TV and Digital Meet Over Mobile
Many agency clients use marketing mix modeling to justify their respective media expenditures, but the problem is, “they have been built based on TV target rating points input into the system, [which] compare their comps on sales based on what they did a year prior,” said Starcom’s Muszynski. “They say, ‘I’m only at 160. I need to be at 180. My sales are down,’” when in reality, tablets and smartphones are causing incremental pull.
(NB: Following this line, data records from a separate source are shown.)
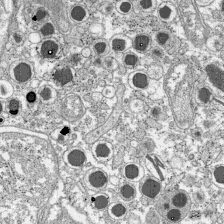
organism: C57BL Mouse
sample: Pancreatic islet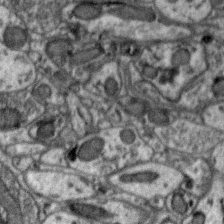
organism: Zebra finch
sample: Brain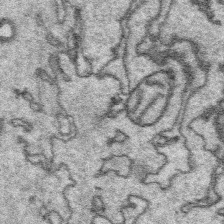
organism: Platynereis dumerilii

If dollars are invested in a manner that doesn’t account for multi-device viewing, “we are asking for [linear TV] to increase our prices,” he said. “There’s also no incentive for major TV providers to get into the space. It’s not in their best interest to push this agenda, but if they shift with us, the dollars will shift as well.” (As a side note: Nielsen on Monday released an annual Advertising and Audiences report, in which it claims TV viewing is on the rise, at least with American audiences. It’s important to note the cost of the average broadcast prime time spot — $75,000, which is about 10x as much as it was in 2009.)
Mobile will be the impetus for networks and advertisers to push dollars and campaign measurement cross-platform. There are already signs of greater collaboration between the TV networks and measurement companies in this regard. Take, for instance, Nielsen and NBCUniversal teaming up on a “three-screen” pilot to measure ad exposure during the winter Olympics across TV, mobile and desktop.
Although NBC has not yet released results of the pilot, the network used a combination of Nielsen Cross-Platform Campaign Ratings, mobile OCR (which will be available for wide release in Q3) and TV ratings to measure incremental reach, frequency and GRP for age and gender across TV and digital.
“In a couple of years, you will see marketers using the OCR system to measure media no matter where it goes,” said Steve Hasker, president of global product leadership at Nielsen, recently at a recent video summit hosted by BrightRoll. “We want to make sure the products become more granular and its utility rises – that we’re not just creating some blanket currency.”
As of Oct. 1, Nielsen TV ratings will include mobile viewing and “with every campaign you run with OCR, you can optimize and build out your own data repositories,” Hasker added. The data question is critical to marketers and agencies, namely – how much access will they have?
“In terms of delivery of data, it’s walk before run,” said Manish Bhatia, CRO for comScore, who was formerly president of advanced digital services at Nielsen. “We do custom runs for ad campaigns and fully realize information is a perishable commodity so speeding up data delivery is a key component of that.”